Yemeni forces fire missile at Saudi military forces in Jizan border region

 

Yemeni army forces, supported by allied fighters from Popular Committees, have launched a domestically-designed and –manufactured ballistic missile at a military base in Saudi Arabia’s southwestern border region of Jizan in relation for the Riyadh regime’s devastating military aggression against their country.

A Yemeni military source, speaking on condition of anonymity, told Arabic-language al-Masirah television network that the short-range Zelzal-1 (Earthquake-1) missiles hit Mashal base with great precision on Sunday.

There were no immediate reports about possible casualties or the extent of damage caused.

Later in the day, Yemeni army forces, supported by allied fighters from Popular Committees, fired a barrage of mortar shells at Saudi-backed Yemeni militiamen loyal to former president Abd Rabbuh Mansur Hadi, who had gathered in a military camp on Jabal al-Qais mountainous area in Jizan region. No reports of fatalities were quickly available.

In this file picture taken on August 10, 2018, a Yemeni child stands next to a destroyed bus at the site of a Saudi airstrike, which targeted the Dhahyan market the previous day in the northwestern province of Sa’ada. (Photo by AFP)

 

Moreover, Saudi fighter jets carried out a string of airstrikes against residential buildings and properties in the Shada’a district of the northwestern Yemeni province of Sa’ada, leaving substantial damage behind. There were no immediate reports about possible casualties.
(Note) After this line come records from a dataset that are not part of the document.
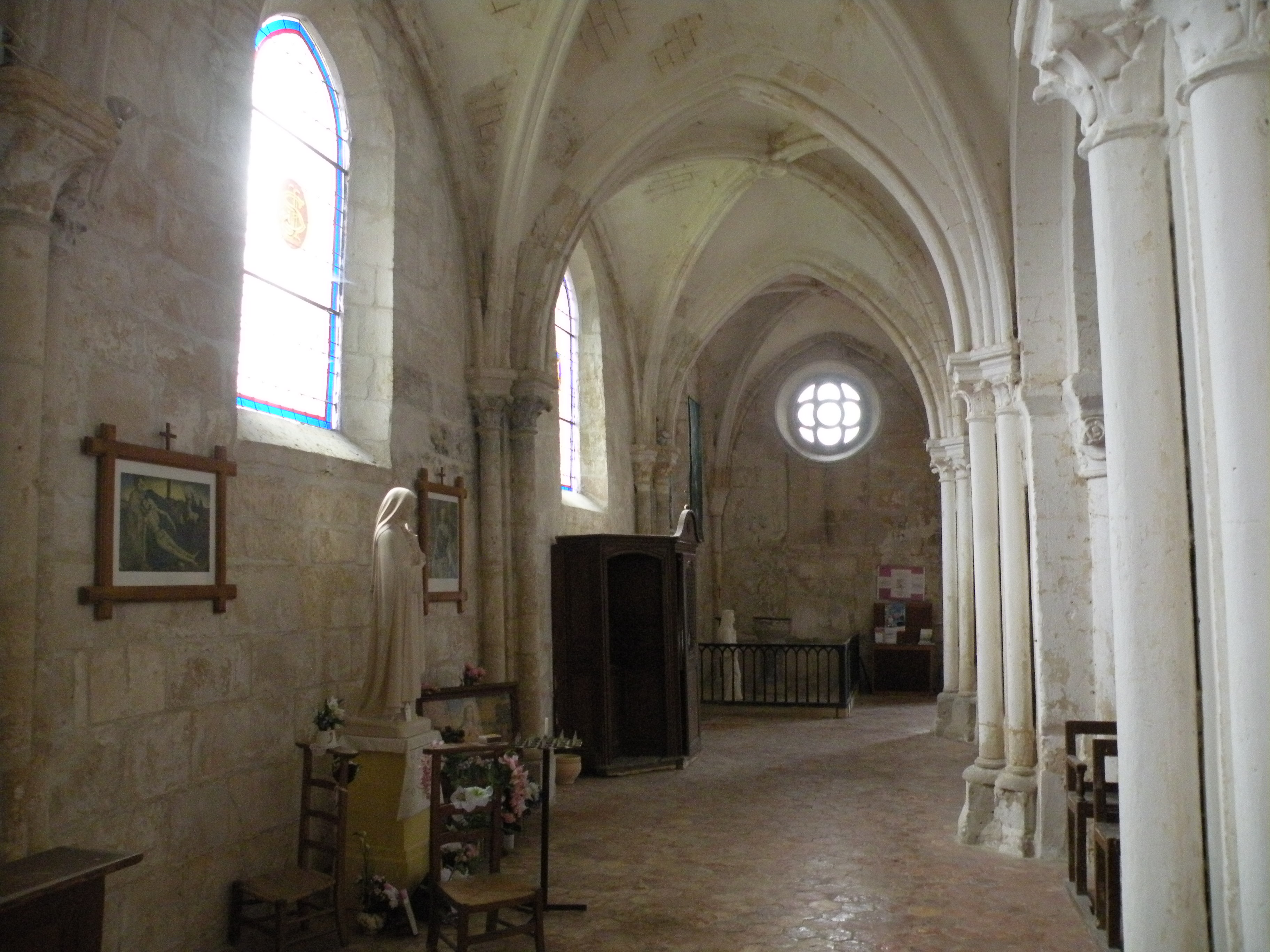 Intérieur de l'église Saint-Pierre-Saint-Paul d'Arronville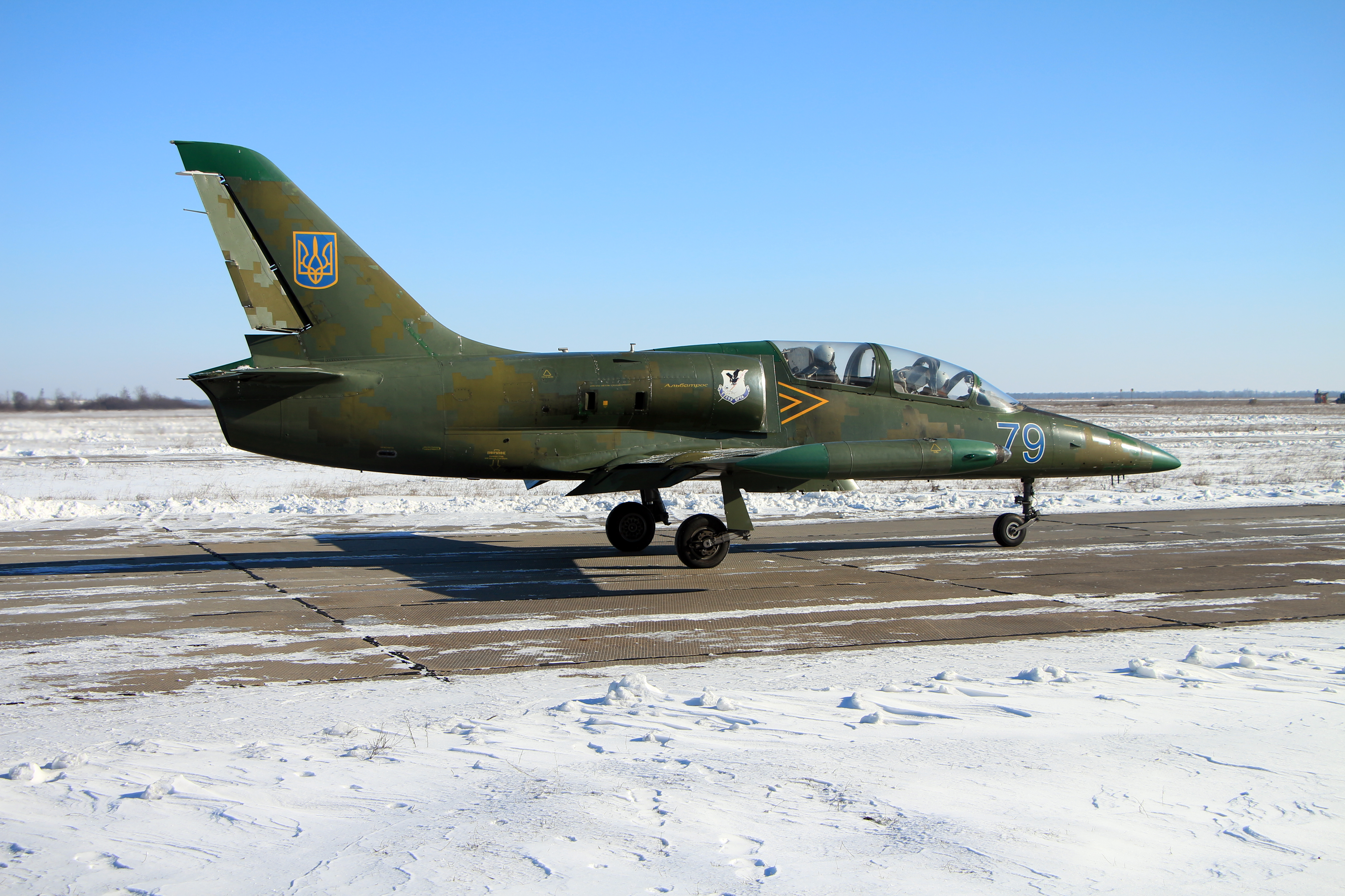 У бригаді тактичної авіації імені генерал-лейтенанта Василя Нікіфорова відбулися командирські польоти У Миколаєві, в бригаді тактичної авіації відбулися командирські польоти, якими у льотчиків прийнято відкривати новий навчальний рік. Незважаючи на погодні умови, злітно-посадкова смуга аеродрому була розчищена від криги та снігових заметів, тож все було готово до чергової льотної зміни, під час якої штурмовики підтверджували свою кваліфікацію. Першим у небо здійнявся командир авіаз’єднання. Протягом льотної зміни кожен льотчик бригади здійснив два-чотири вильоти. Літали як поодинці, так і у складі пар. Окрім досвідчених льотчиків у цей день відпрацьовували навички з пілотування і молоді. Цього дня на аеродромі бригади “кипіла” напружена робота. Поки штурмовики кружляли в повітрі, відпрацьовуючи польотні завдання, фахівці і спеціалісти наземних служб дозаправляли пальним, прогрівали двигуни, обслуговували авіаційну техніку. Робота на землі “вирувала” так само безперервно, як і у небі. Тиша на аеродромі цього дня настала лише, коли сонце сховалось за обрій.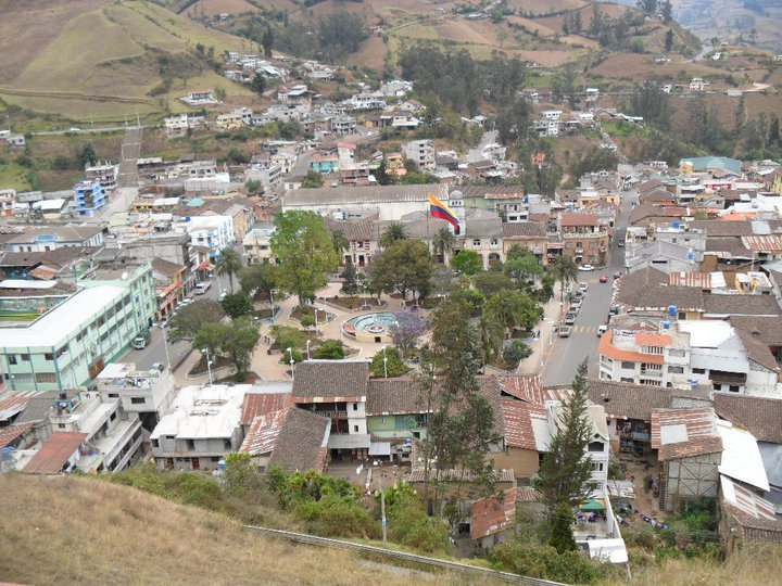 S.J Chimbo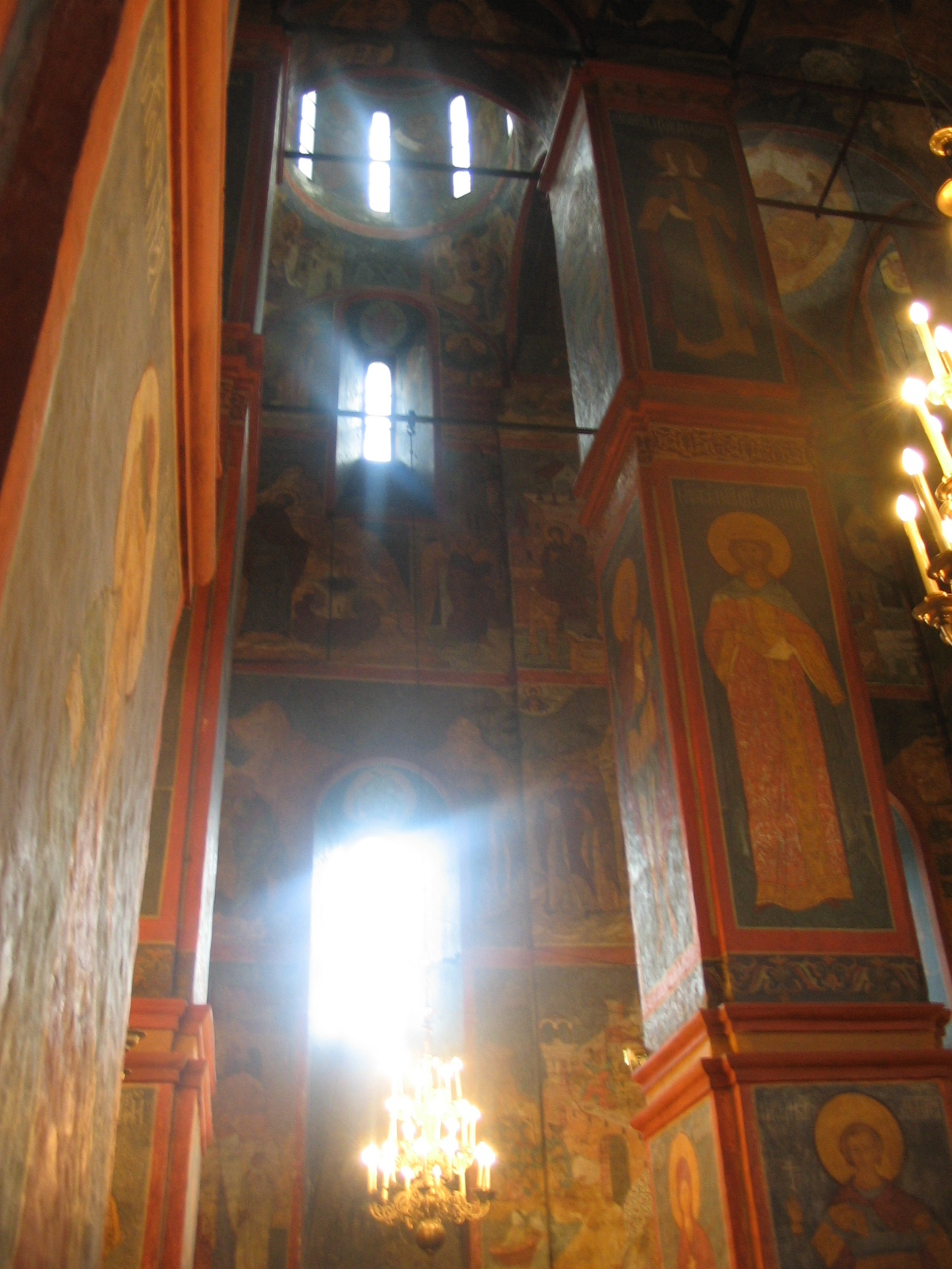 Фрески. Новодевичий монастырь

Saudi Arabia and a number of its regional allies launched a devastating military campaign against Yemen in March 2015, with the aim of bringing the government of Hadi back to power and crushing the country’s Houthi Ansarullah movement.

Displaced Yemenis from the border area of Hiran prepare to build a makeshift shelter at an improvised camp for displaced people in the northern province of Hajjah on August 29, 2018. (Photo by AFP)

 

Some 15,000 Yemenis have been killed and thousands more injured since the onset of the Saudi-led aggression.

More than 2,200 others have died of cholera, and the crisis has triggered what the UN has described as the world’s worst humanitarian disaster.